● **What you should do**
Copy the listing below in full and skip every picture.

● **Material provided**

════

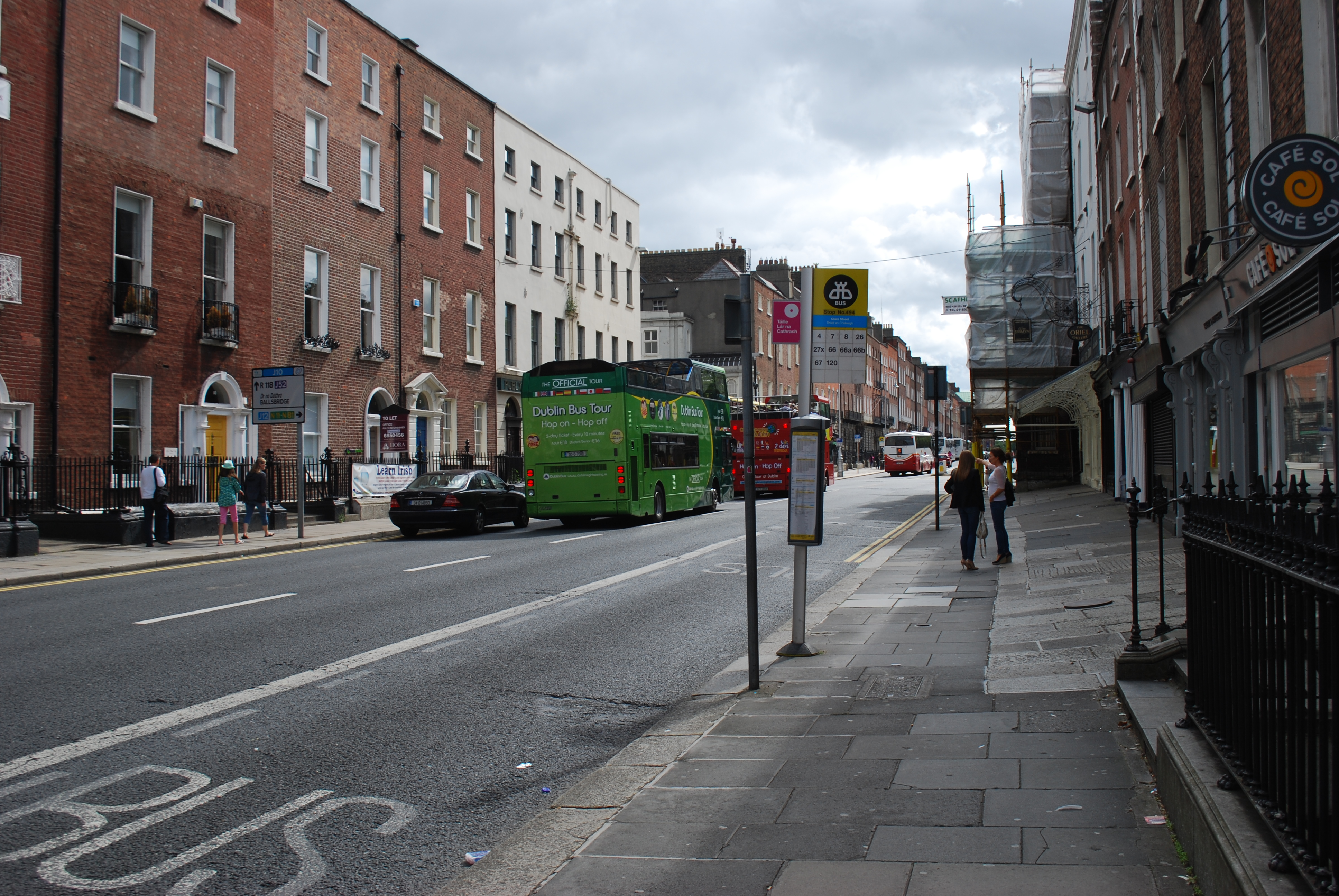 Vue de Clare Street, à Dublin.
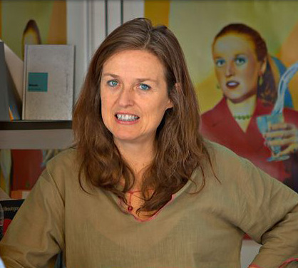 Ouka Leele en una caseta de la Feria del Libro de Madrid 2007, firmando ejemplares de su libro.
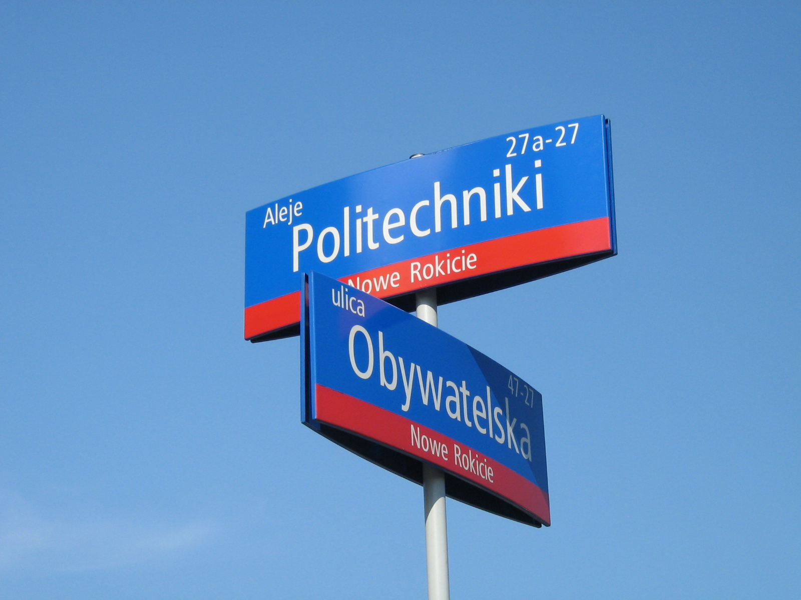 System Informacji Miejskiej w Łodzi - skrzyżowanie al. Politechniki i ul. Obywatelskiej
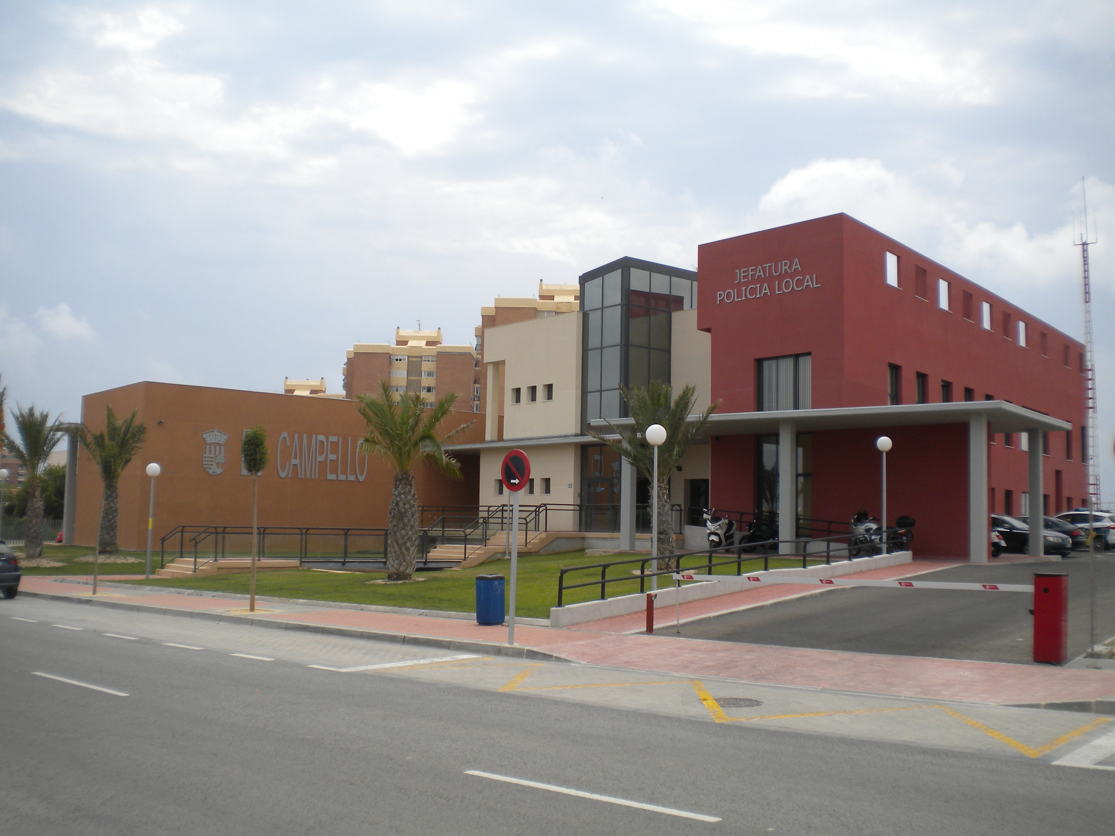 Jefatura Policía Local de El Campello (Alicante, España)

════

● **The answer**
 Vue de Clare Street, à Dublin.
 Ouka Leele en una caseta de la Feria del Libro de Madrid 2007, firmando ejemplares de su libro.
 System Informacji Miejskiej w Łodzi - skrzyżowanie al. Politechniki i ul. Obywatelskiej
 Jefatura Policía Local de El Campello (Alicante, España)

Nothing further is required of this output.